Through her regimented meal planning, licenced dietitian and Mediterranean diet guru Natalie Foster has helped many people reduce their cholesterol.
Emphasising complete, unprocessed foods, her approach centres on the heart-healthy Mediterranean diet. Let’s go into Natalie’s best advice for reducing cholesterol.
Why the Mediterranean Diet is Heart-Healthy
Natalie says that the Mediterranean diet is high in antioxidants, fibre, and healthy fats, all of which help to decrease cholesterol and boost heart function. This is a sustainable and balanced diet as well as it calls for lots of fruits, vegetables, entire grains, and lean meats.

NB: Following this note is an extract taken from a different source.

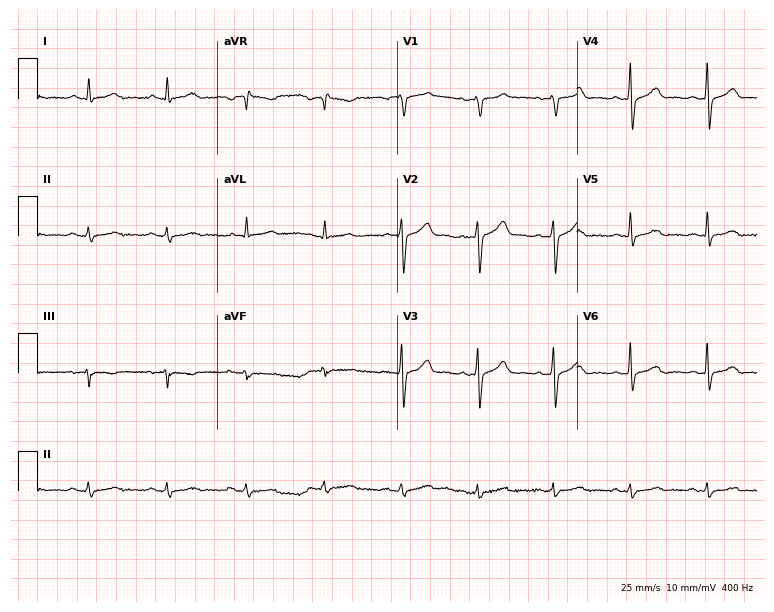
12-lead ECG (7.3-second recording at 400 Hz) from a male, 62 years old. Labelled as a normal ECG.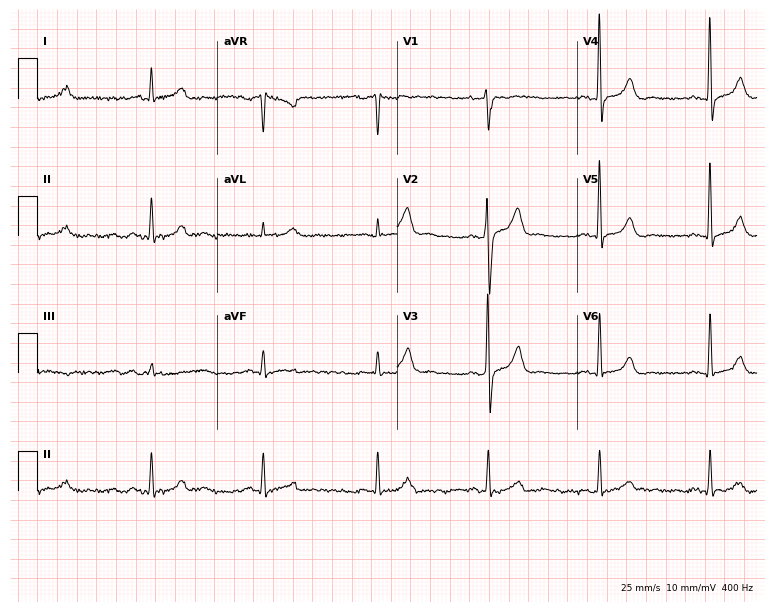
12-lead ECG from a male, 48 years old (7.3-second recording at 400 Hz). Recorded interpretation: within normal limits.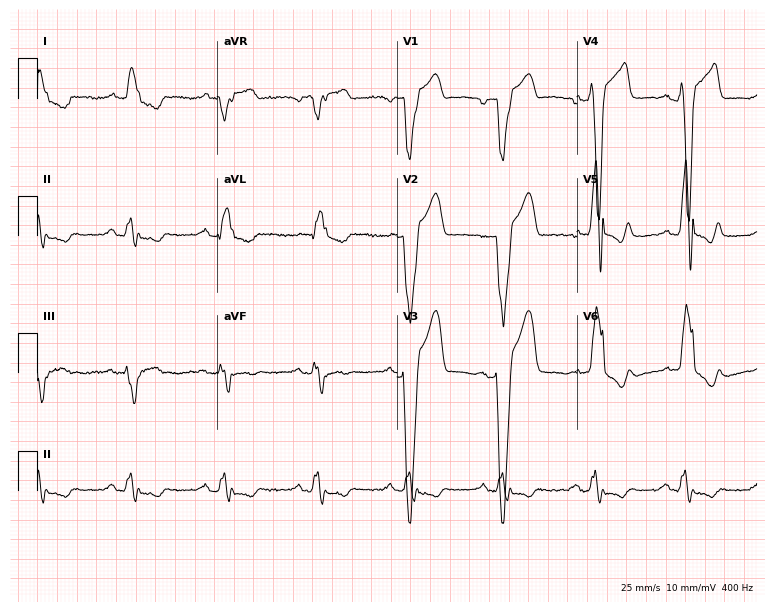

Natalie’s Top Mediterranean Diet Foods
Olive oil, high in monounsaturated fats that lower bad cholesterol (LDL), is one of Natalie’s favourite meals. For their omega-3 fatty acids, she also advises fatty seafood such sardines and salmon. Another vital component of her diet are nuts and seeds, including flaxseeds and almonds, which supply good fats and fibre.
How to Follow a Mediterranean Diet Plan
Natalie advises beginning your morning with a cup of Greek yoghurt topped with fresh berries and some almonds. A salad with mixed greens, olives, and a piece of grilled fish may be heart-healthy as well as great lunch fare.
Dinner may be quinoa in a veggie stir-fry topped with olive oil drizzles. Following Mediterranean diet guidelines would help you to reduce your cholesterol and boost your general condition.